» **EXERCISE BRIEF**:
All pictures are to be omitted while the lines starting at the line with "כיכר הרב יעקב ברוך, בסמוך לשכונת נחלאות" and ending at the line with "Pavillon George et" in the material below are retyped exactly, both ends included.

══ DATA EXTRACT

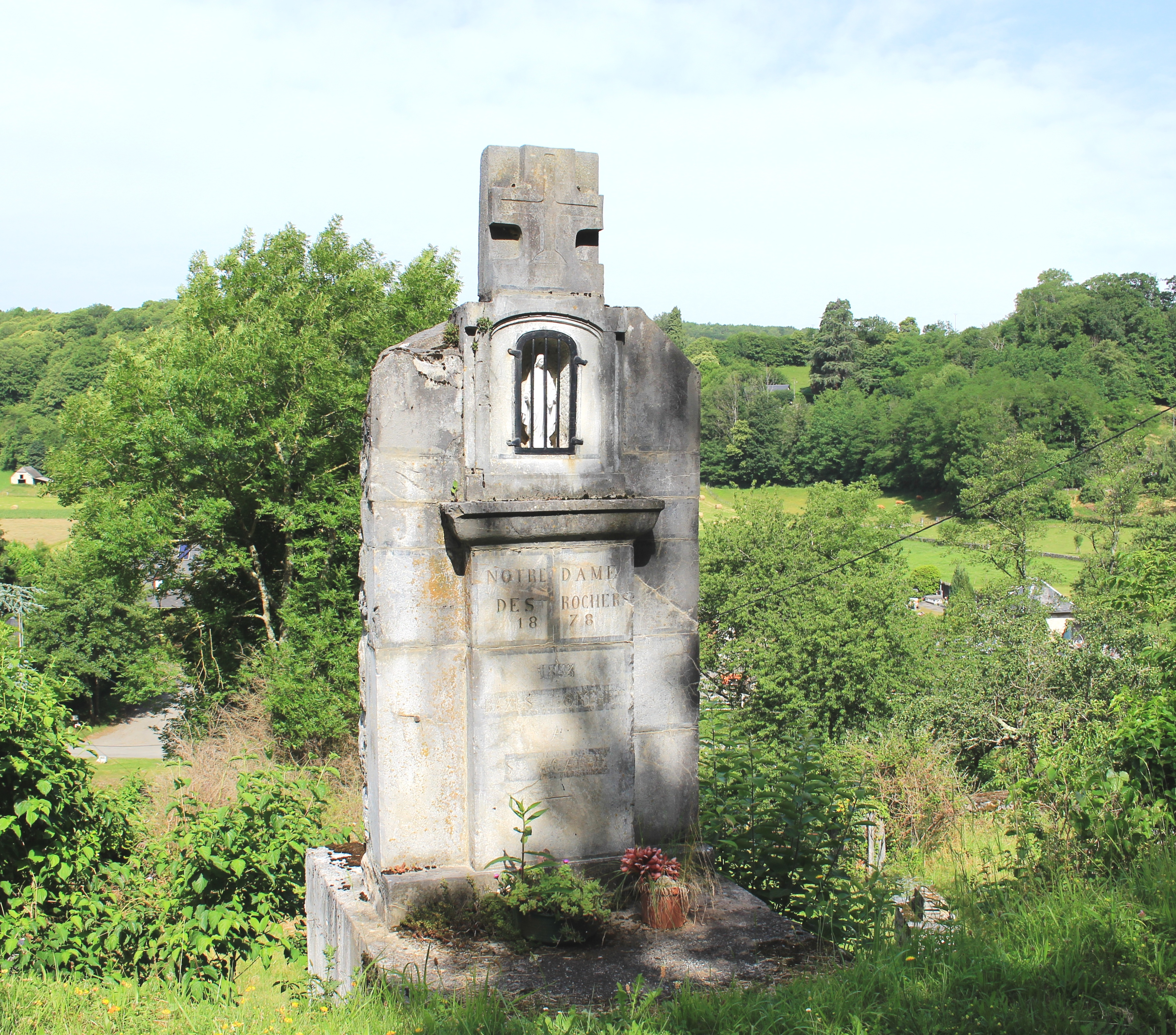 Oratoire de Bazus-Neste (Hautes-Pyrénées)
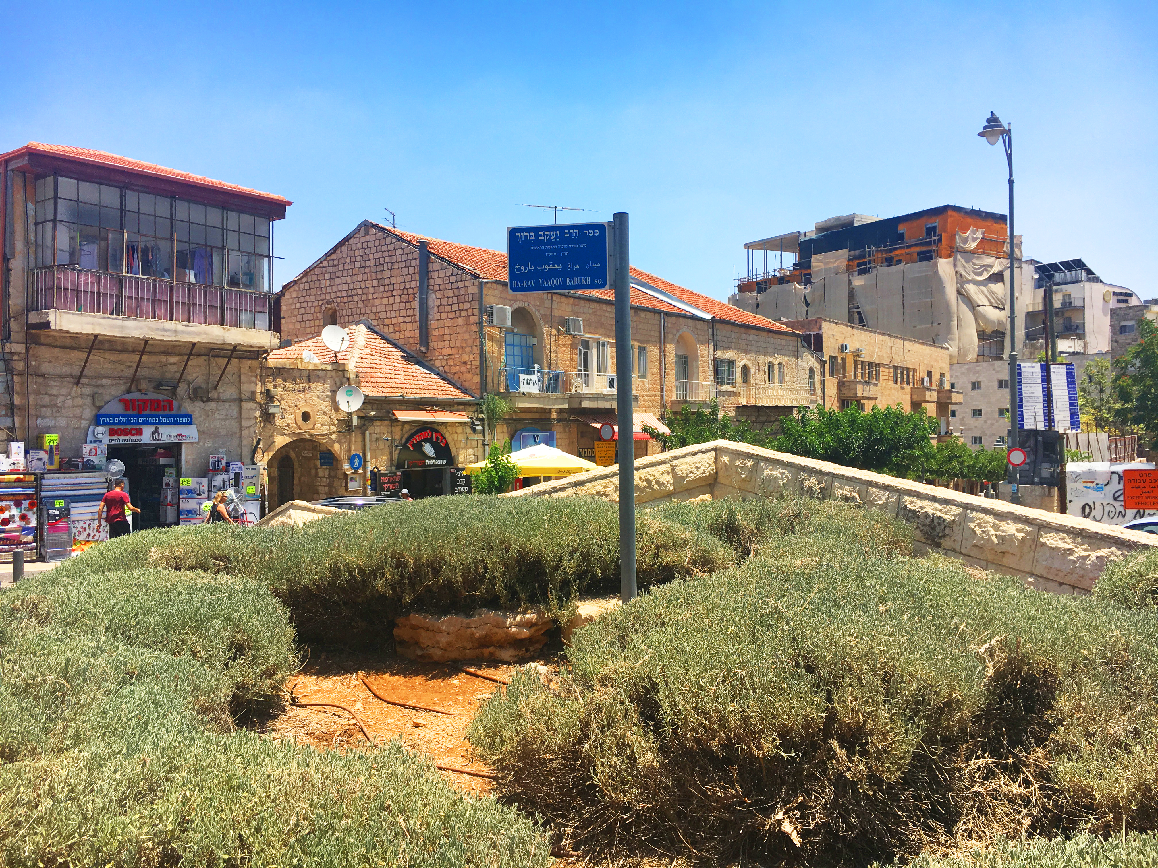 כיכר הרב יעקב ברוך, בסמוך לשכונת נחלאות
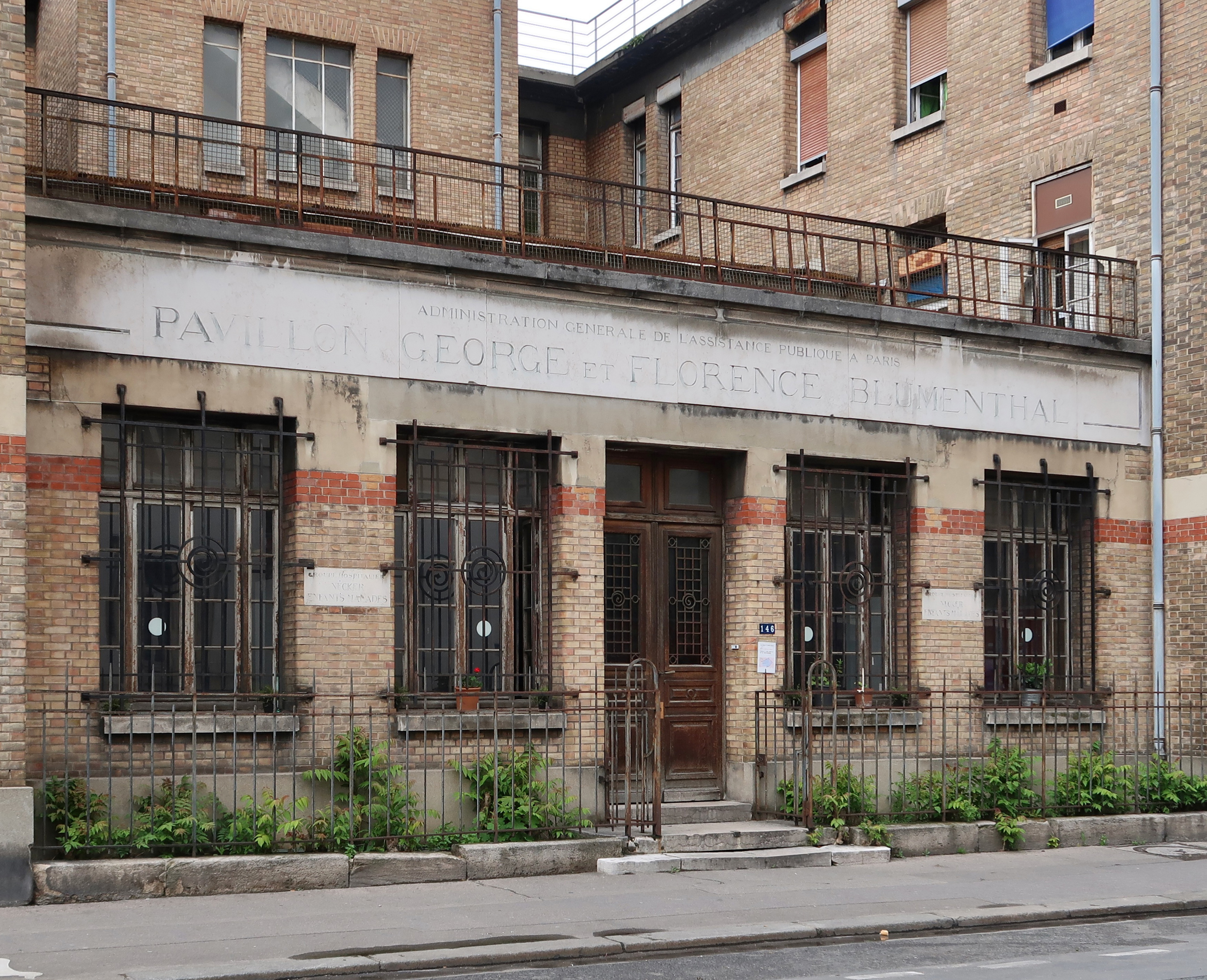 Pavillon George et Florence Blumenthal (Administration générale de l'assistance publique à Paris, hôpital Necker), 146 rue de Vaugirard (Paris, 15e).
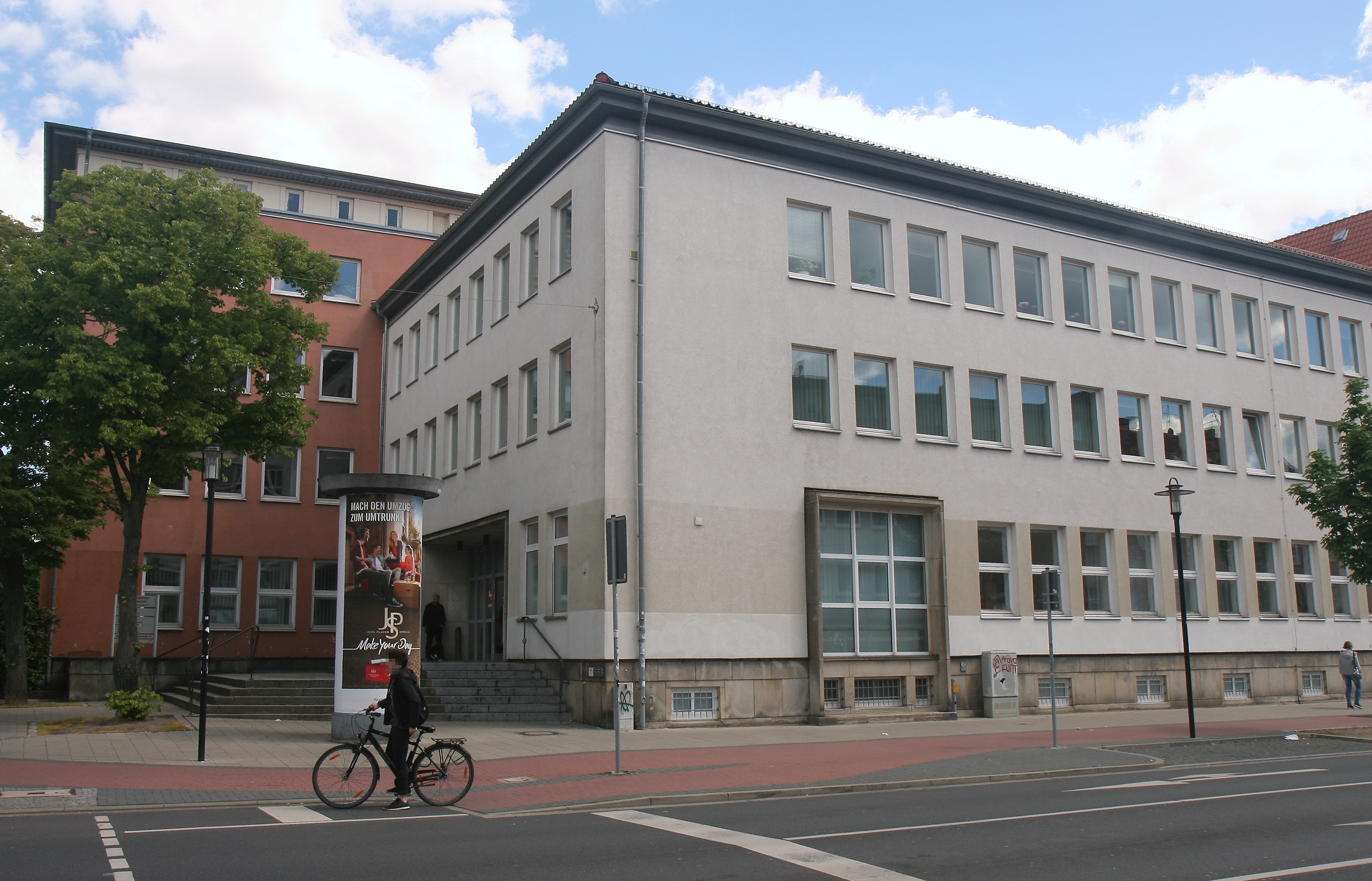 Justizbehörden Hildesheim (Gebäude C), Nebenstellen Bahnhofsallee 37/Kaiserstraße in Hildesheim. Amtsgericht: Zivilprozessabteilung; Landgericht: Wirtschaftsstrafkammern; Staatsanwaltschaft: Wirtschaftsabteilung und Amtsanwaltsabteilung
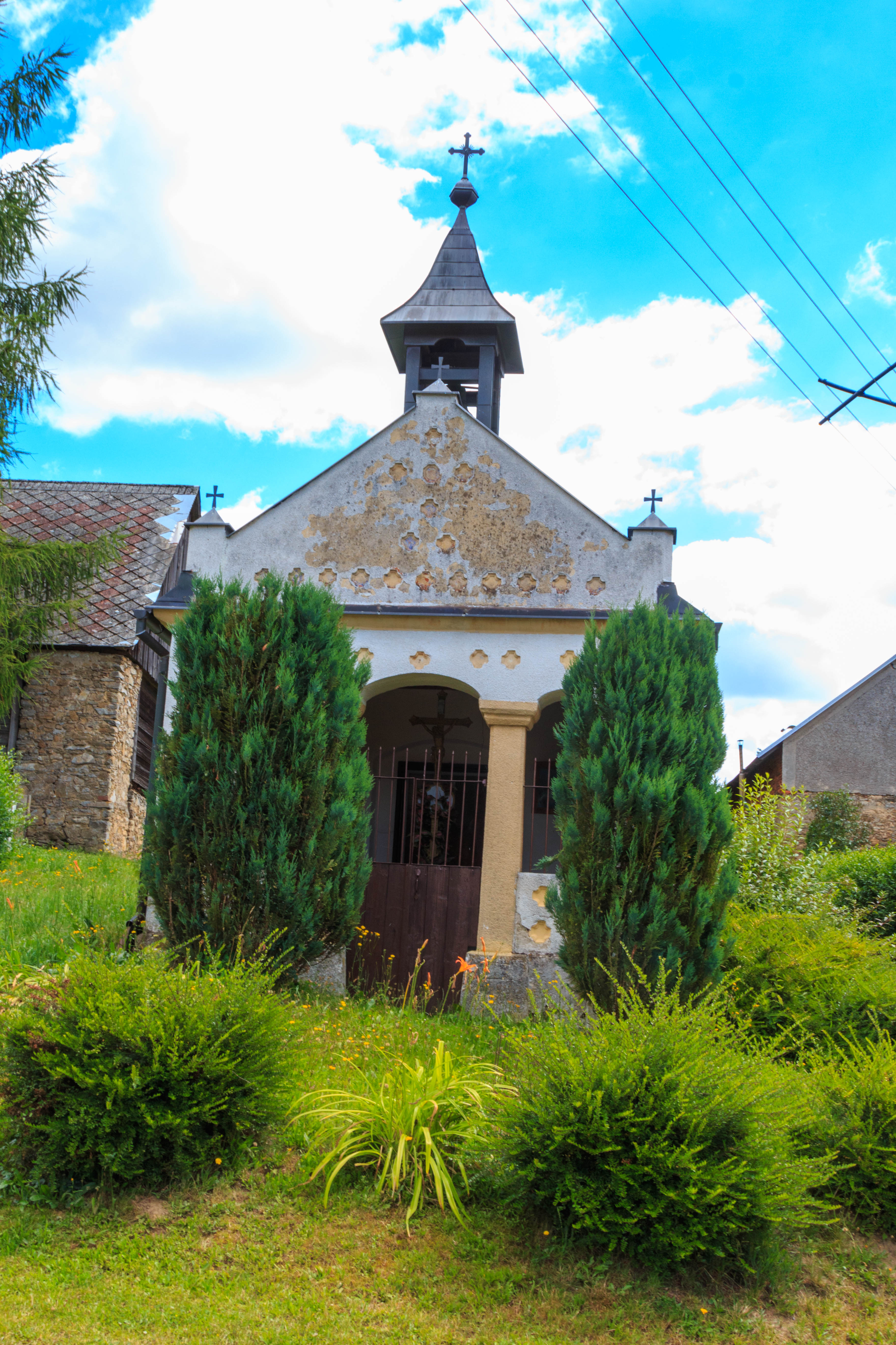 Zdeslavice u Číhošti kaple

════

» **EXERCISE OUTPUT**:
 כיכר הרב יעקב ברוך, בסמוך לשכונת נחלאות
 Pavillon George et Florence Blumenthal (Administration générale de l'assistance publique à Paris, hôpital Necker), 146 rue de Vaugirard (Paris, 15e).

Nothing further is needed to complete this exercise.